Business

FHFA jacks up metro mortgage fees

Just in time for the holidays, financial regulator Edward DeMarco plans to deliver tri-state area homebuyers a big black eye.

It comes in the form of higher fees for mortgages on single-family homes — $7 a month on a 30-year fixed-rate mortgage of $200,000.

DeMarco heads up the Federal Housing Finance Agency, which oversees mortgage giants Fannie Mae and Freddie Mac. He’s set his sights on New York, New Jersey and Connecticut because of their long foreclosure time lines and the costs to Fannie and Freddie when mortgages default.

So DeMarco wants to jack up the fees Fannie and Freddie charge for mortgages originating in these states. Comments on the proposal are due Nov. 26.

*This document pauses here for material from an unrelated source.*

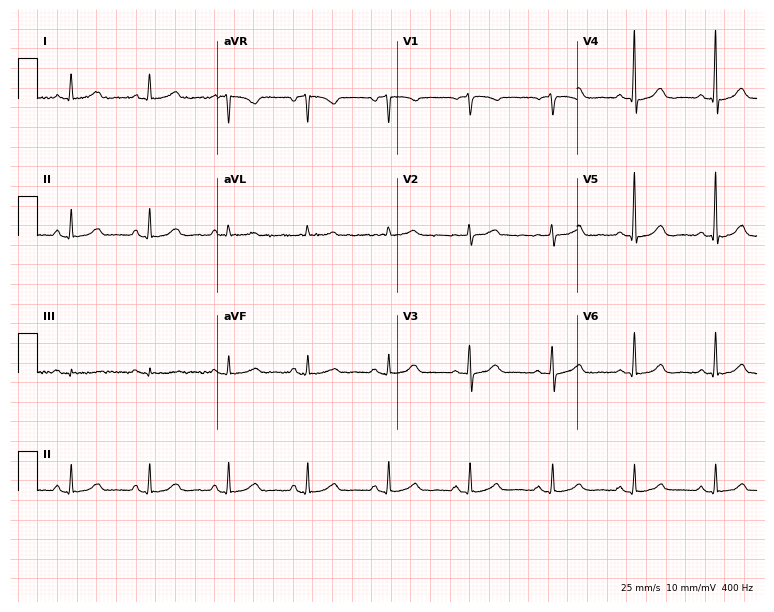
Standard 12-lead ECG recorded from a woman, 81 years old. Read as a normal ECG.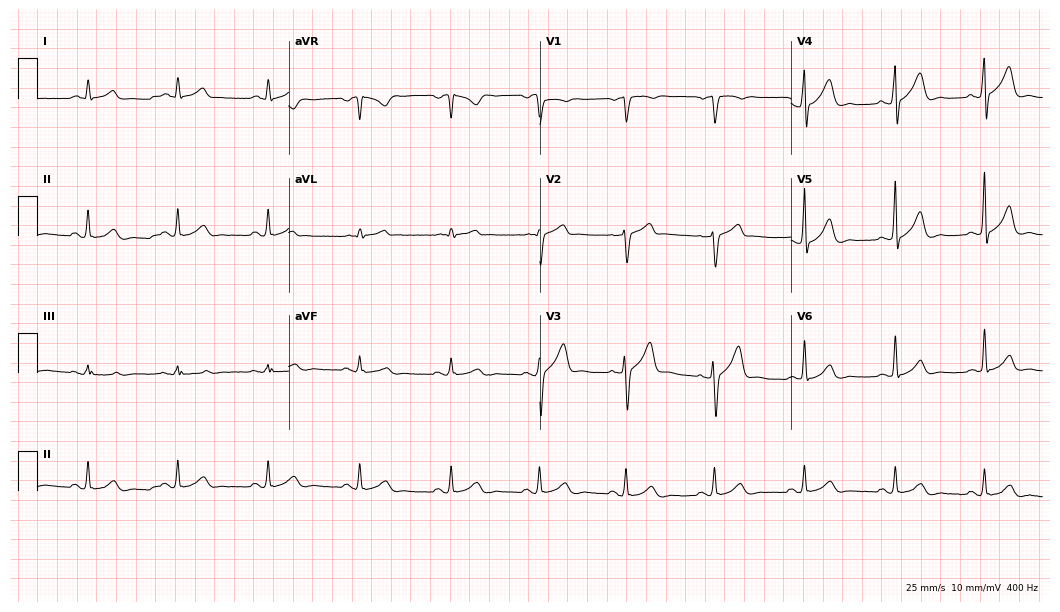
12-lead ECG (10.2-second recording at 400 Hz) from a male patient, 55 years old. Labelled as a normal ECG.

A chorus of critics is lambasting the proposal, including 18 members of Congress in a Nov. 7 letter. Sen. Chuck Schumer (D-NY) dubbed it “unfair and unjustified,” and Sen. Kristen Gillibrand (D-NY) also protested.

The key critiques:

* Fast foreclosures leave the door open for fraud. New York’s time line results partly from strong consumer protections that were instituted after the scandal over abusive foreclosures broke in 2010.

* Delayed foreclosures do not automatically increase losses for Fannie and Freddie.

* These fees would raise the cost of new loans, but that has no relationship to default rates on old loans.

Lawyers and financial experts are outraged over the section in the official notice that says FHFA might ditch the fees if states adjust their “laws and requirements to move their foreclosure time lines more in line with the national average.”

“Basically it says, scale back protections for consumers, and we’ll lower the fees,” said Mark Ladov, an attorney at the Brennan Center for Justice at NYU School of Law.